### TASK DATA
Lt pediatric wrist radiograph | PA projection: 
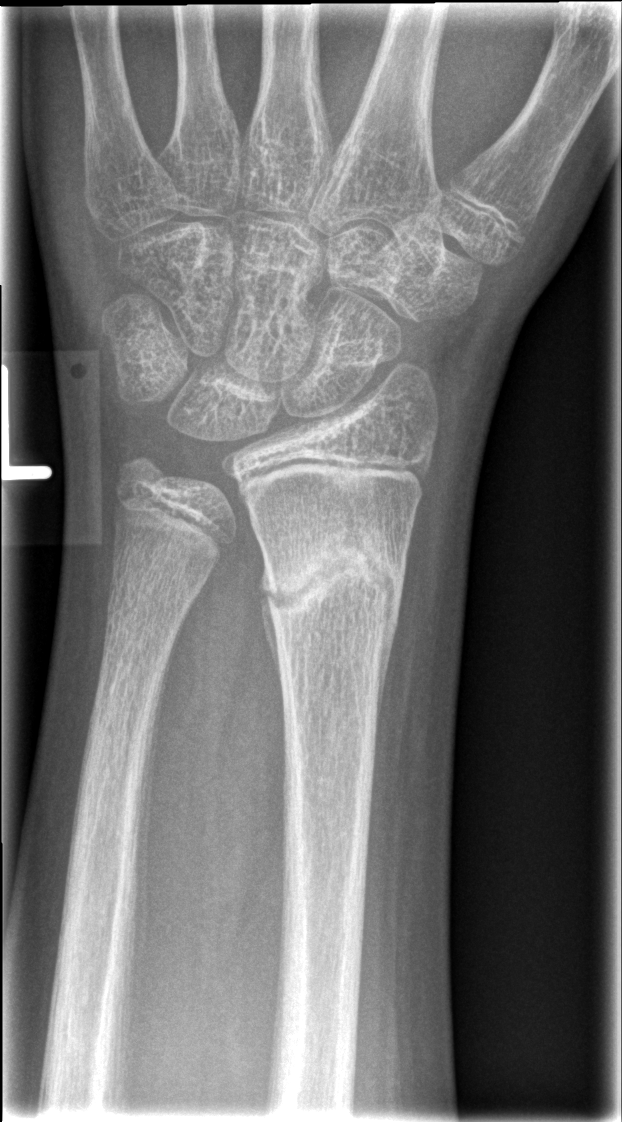
osteopenia = present
periosteal reaction = 2 @ bbox(375, 554, 404, 733) bbox(258, 558, 282, 687)
fracture = bbox(265, 532, 405, 633)
osseous anomaly = bbox(101, 383, 273, 607)
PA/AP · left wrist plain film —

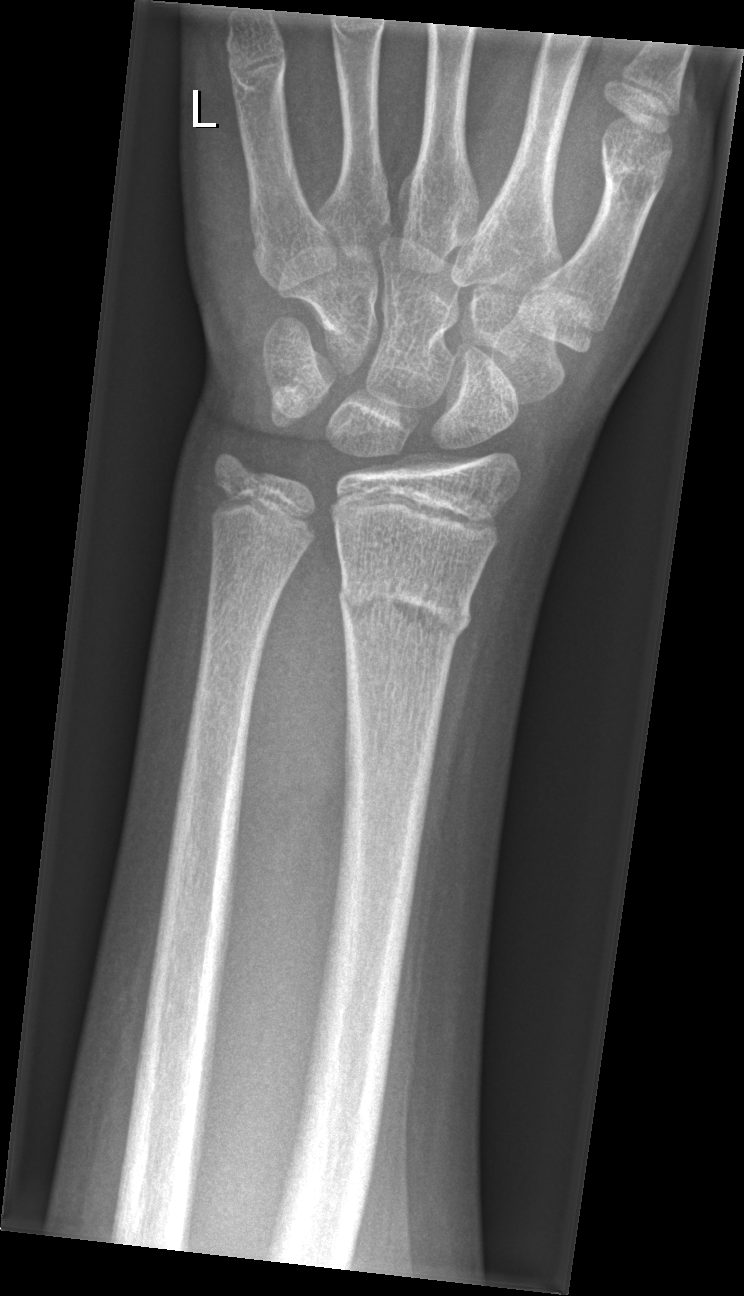

- Fracture classified AO/OTA 23-M/3.1; 23u-E/7.
- Fracture: bbox(335, 565, 477, 648).
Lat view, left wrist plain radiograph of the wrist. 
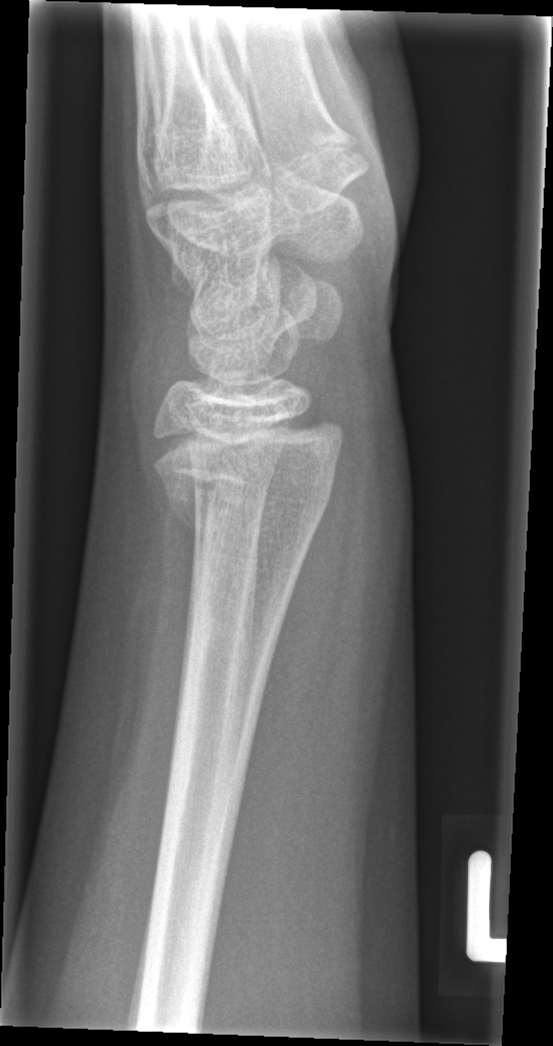

(coordinates are [x1, y1, x2, y2] in image pixels)
AO classification = 23r-E/2.1; 23u-E/7
bone fracture = <150,405>-<344,536>
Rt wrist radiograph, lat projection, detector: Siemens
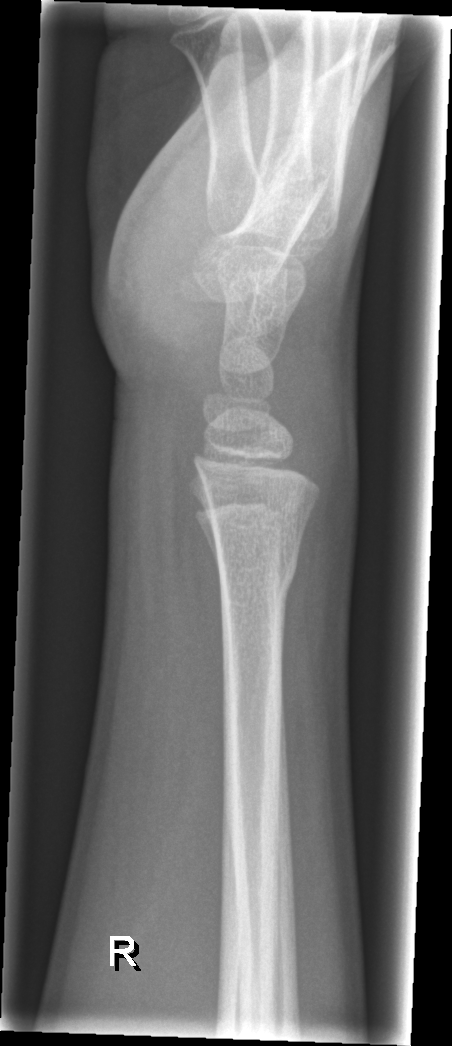 Boxes as x1,y1,x2,y2 (top-left / bottom-right, pixel units). Fx: [x1=217, y1=543, x2=301, y2=607]. AO/OTA classification: 23r-M/2.1.
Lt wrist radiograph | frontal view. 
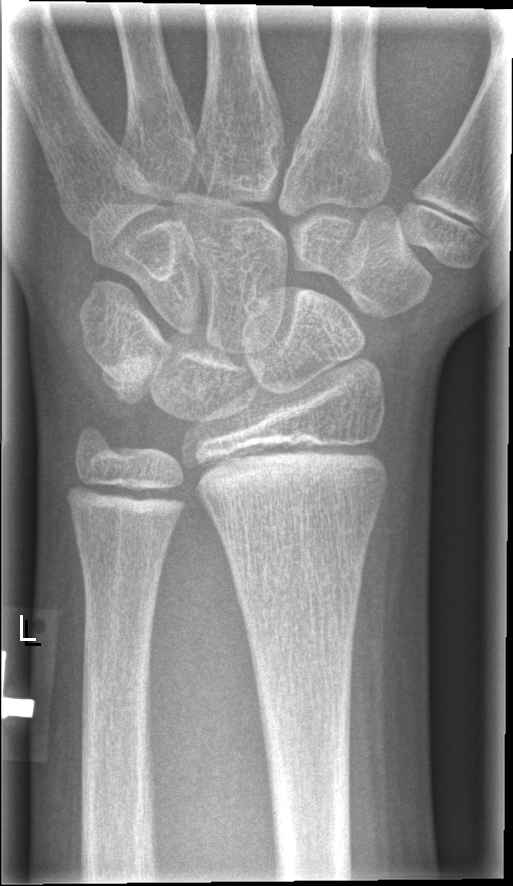 Fx: bbox(227, 548, 370, 608). AO/OTA classification: 23r-M/2.1.
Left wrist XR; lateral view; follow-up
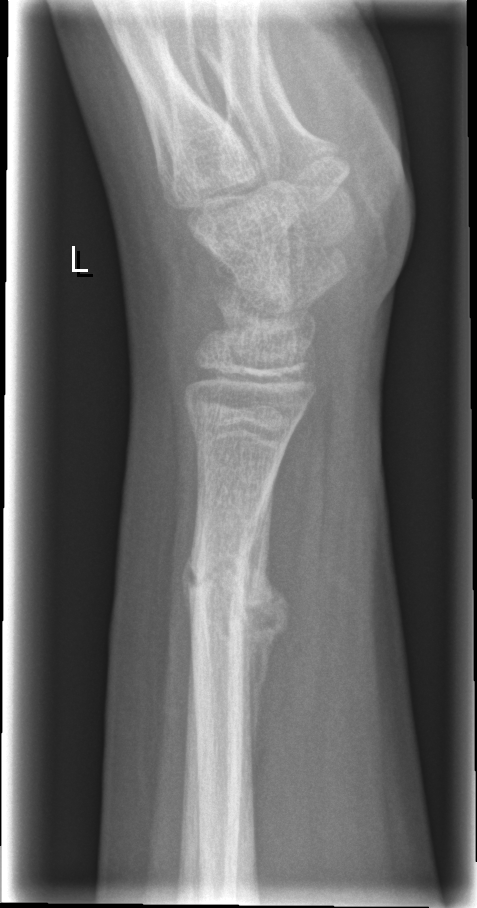 (pixel coordinates, top-left origin, xyxy)
Periosteal new bone: 1 @ [x1=246, y1=478, x2=294, y2=774]
Bone fracture: 1 @ [x1=187, y1=526, x2=271, y2=641]
Osteopenia: present

### AIM OF THE EXERCISE
Give the lines above again exactly, from the one containing "Lat view, left" to the one containing "Fx: bbox(227, 548, 370, 608).", both included, but leave out the pictures.

### TASK ANSWER
Lat view, left wrist plain radiograph of the wrist. 

(coordinates are [x1, y1, x2, y2] in image pixels)
AO classification = 23r-E/2.1; 23u-E/7
bone fracture = <150,405>-<344,536>
Rt wrist radiograph, lat projection, detector: Siemens
 Boxes as x1,y1,x2,y2 (top-left / bottom-right, pixel units). Fx: [x1=217, y1=543, x2=301, y2=607]. AO/OTA classification: 23r-M/2.1.
Lt wrist radiograph | frontal view. 
 Fx: bbox(227, 548, 370, 608). AO/OTA classification: 23r-M/2.1.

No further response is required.